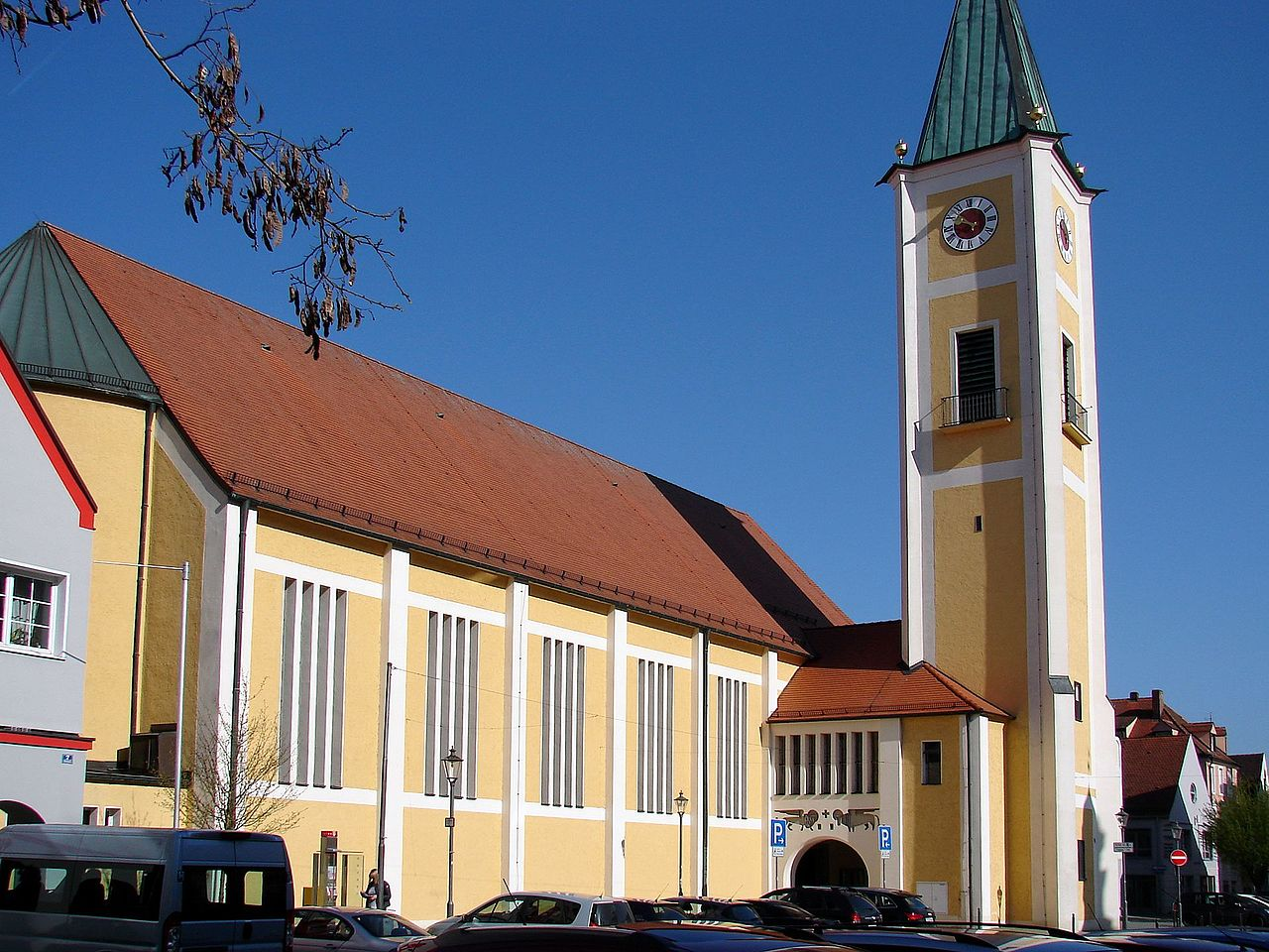 Katholische Stadtpfarrkirche - Zu Unserer Lieben Frau
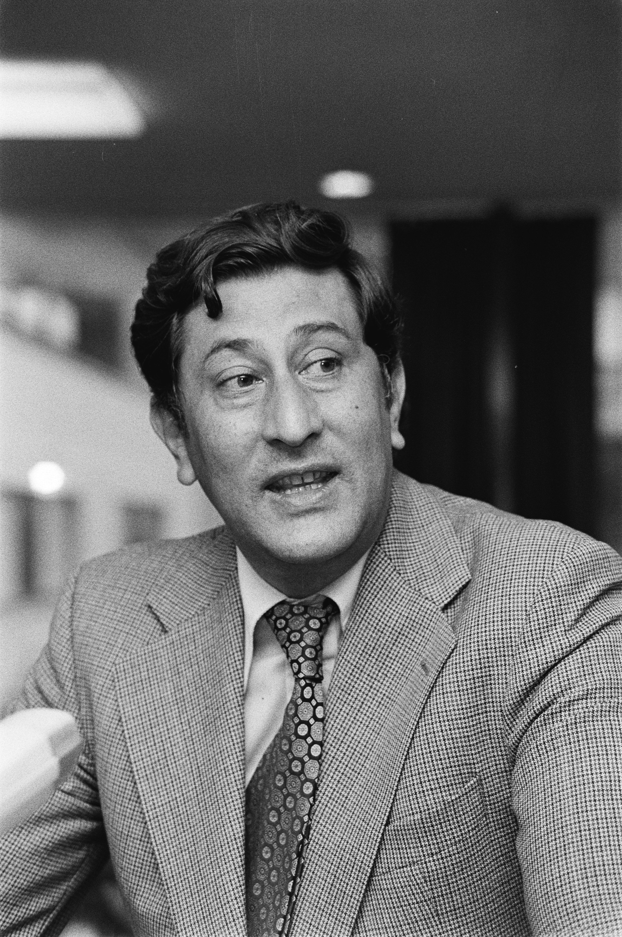 Collectie / Archief : Fotocollectie Anefo Reportage / Serie : CAO voor contractspelers in het betaald voetbal ondertekend Beschrijving : Staatssecretaris Wallis de Vries (CRM) Datum : 11 juli 1979 Locatie : Rijswijk, Zuid-Holland Trefwoorden : cao's, portretten, staatssecretarissen, voetbal Persoonsnaam : Wallis de Vries, G.C. Fotograaf : Dijk, Hans van / Anefo Auteursrechthebbende : Nationaal Archief Materiaalsoort : Negatief (zwart/wit) Nummer archiefinventaris : bekijk toegang 2.24.01.05 Bestanddeelnummer : 930-3513
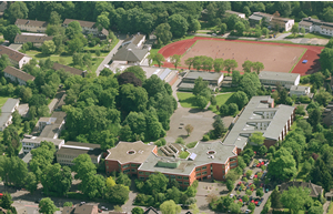 Luftaufnahme des ev. Schulzentrums Hilden. Auffällig ist der Sternförmige Haupteingang, welcher gleichzeitig der Verbindungspunkt zwischen der Realschule und dem Gymnasium ist.
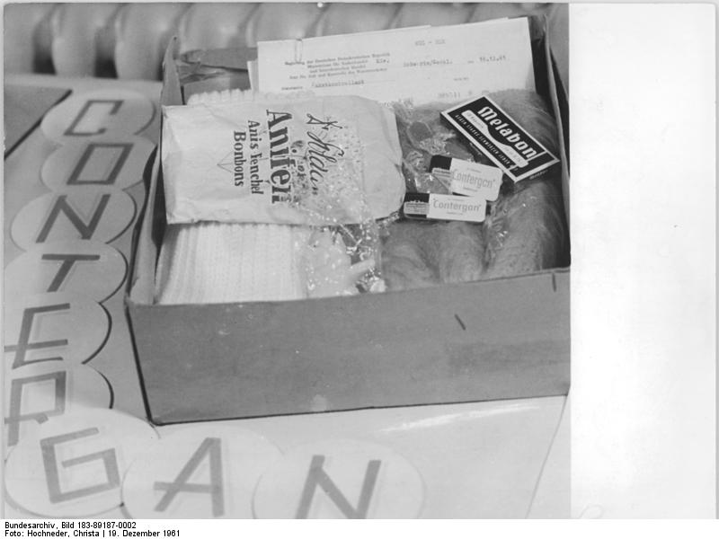 Zentralbild Hochneder 21.12.1961 Medikamentenschmuggel in Weihnachtssendungen Eine Dokumentation der Unmenschlichkeit und des Verbrechens stellt eine Ausstellung des Amtes für Zoll und Kontrolle des Warenverkehrs dar, die am 19.12.61 vor Pressevertretern im Ministerium für Gesundheitswesen in Berlin eröffnet wurde. Vom Abtreibungsmittel in der Zigarettenpackung bis zum Contergan im Bonbonpapier, vom gefährlichen Antibiotikum in der aufgeschnittenen Marzipanfigur bis zum srtark arsenhaldigen Präperat in der Schachtel einer Mattcreme sind heir Beweise angehäuft, die das Ausmaß der Gefahr kennzeichnen, die die Bevölkerung der DDR durch den Medikamentenschmuggel aus Westberlin ausgesetzt wird. UBz: In einer "Geschenksendung" befand sich neben anderen Medikamenten das gefährliche Contergan.
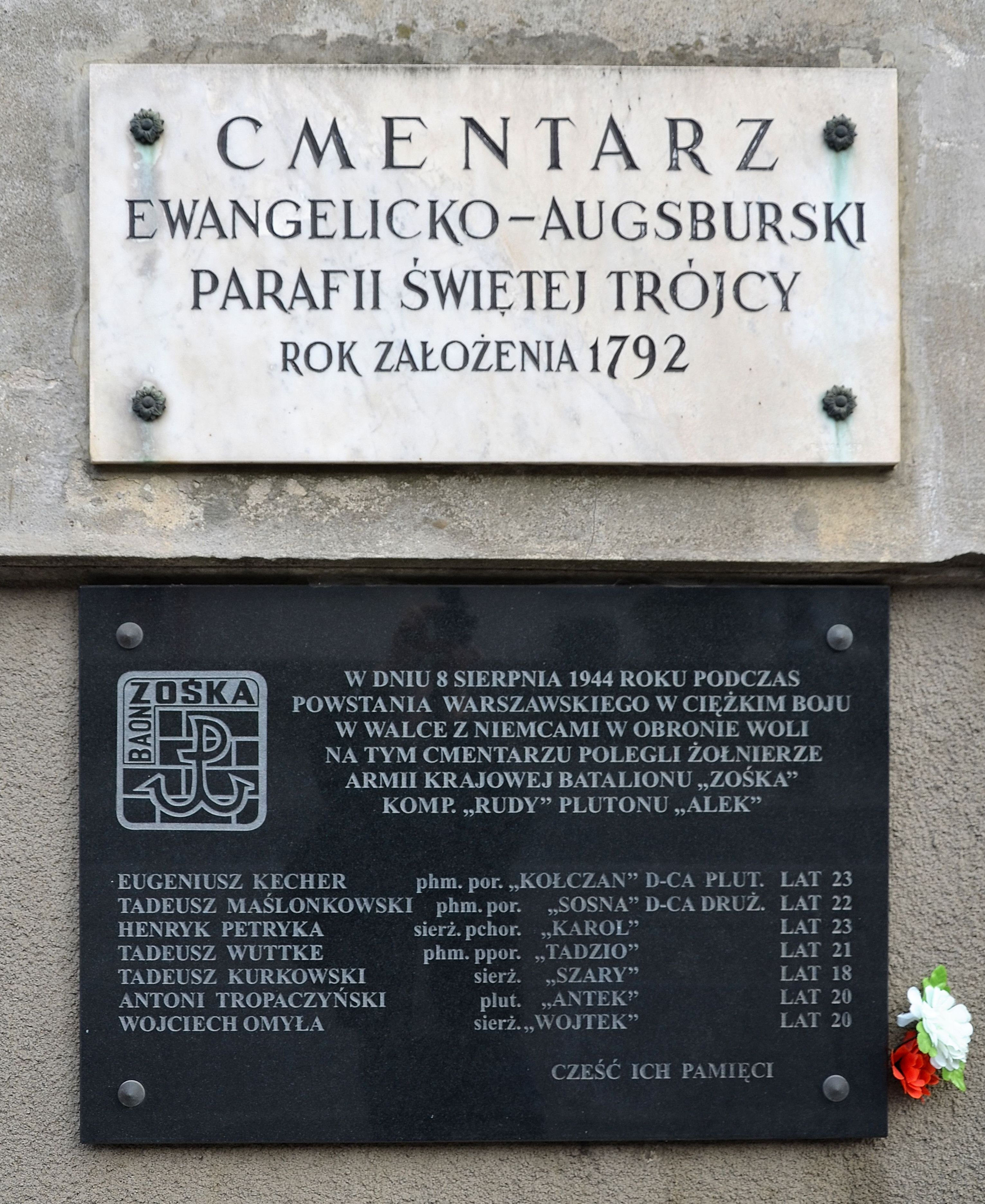 Tablica upamiętniająca żołnierzy Batalionu Zośka przy bramie głównej cmentarza ewangelicko-augsburskiego
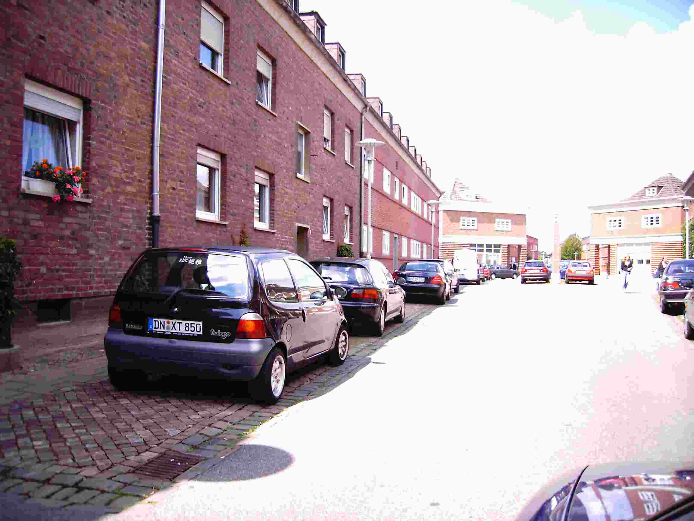 Grüngürtel (Düren) 1 own work papa1234 2006-08-13
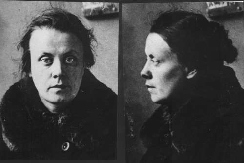 Маргарита Робертовна Герштейн, эсерка, жертва репрессий, жена Льва Яковлевича Герштейна (15 апреля 1877 — 1935) — эсер, член Всероссийского учредительного собрания, член ЦК партии эсеров.
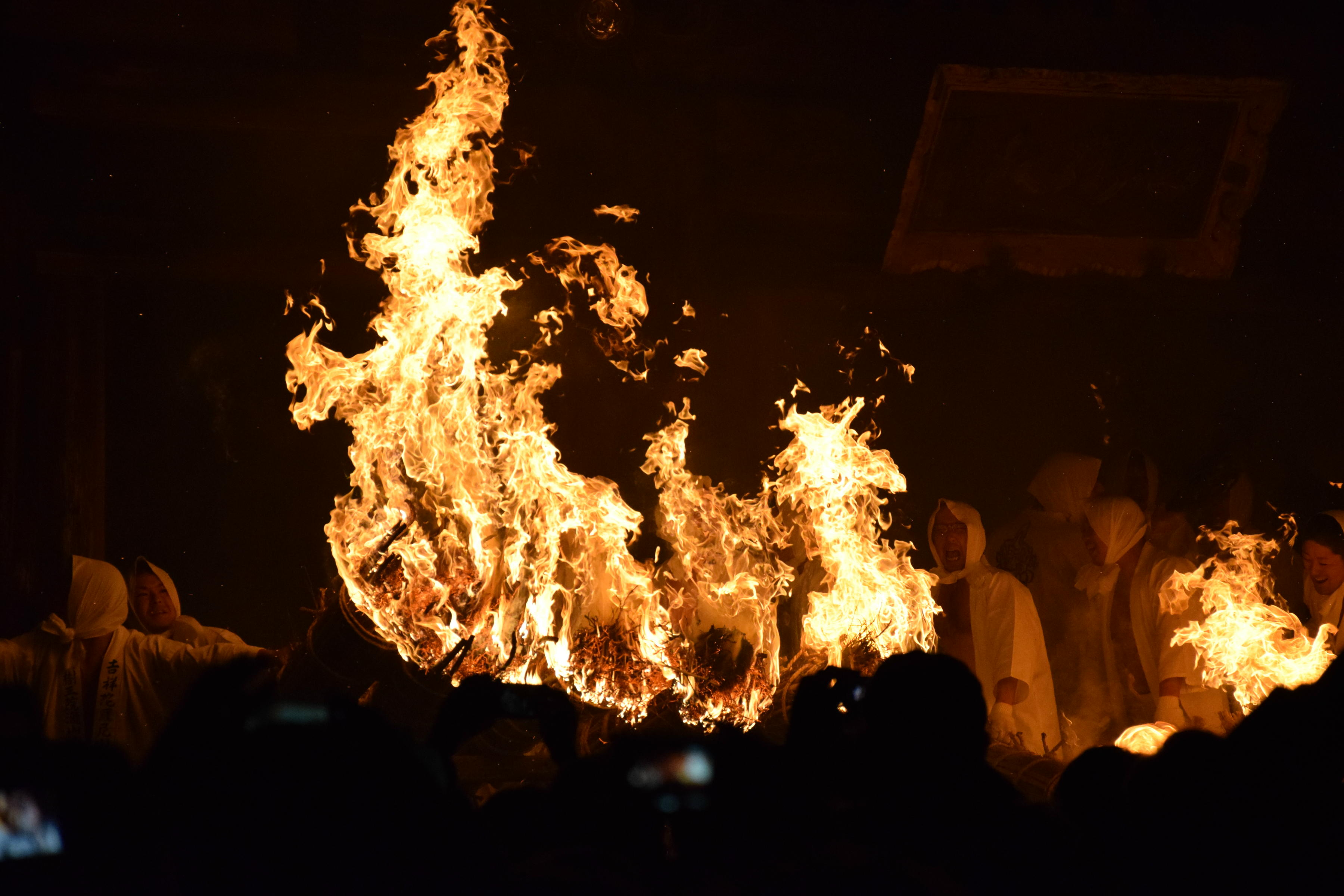 滝山寺鬼まつり
※ ※ ※
* _Aim of the task_
Your answer must be exactly the lines from the one containing "Маргарита Робертовна Герштейн, эсерка, жертва" through the last line of the records above, both included, with every picture left out.

* _Solution for this problem_
 Маргарита Робертовна Герштейн, эсерка, жертва репрессий, жена Льва Яковлевича Герштейна (15 апреля 1877 — 1935) — эсер, член Всероссийского учредительного собрания, член ЦК партии эсеров.
 滝山寺鬼まつり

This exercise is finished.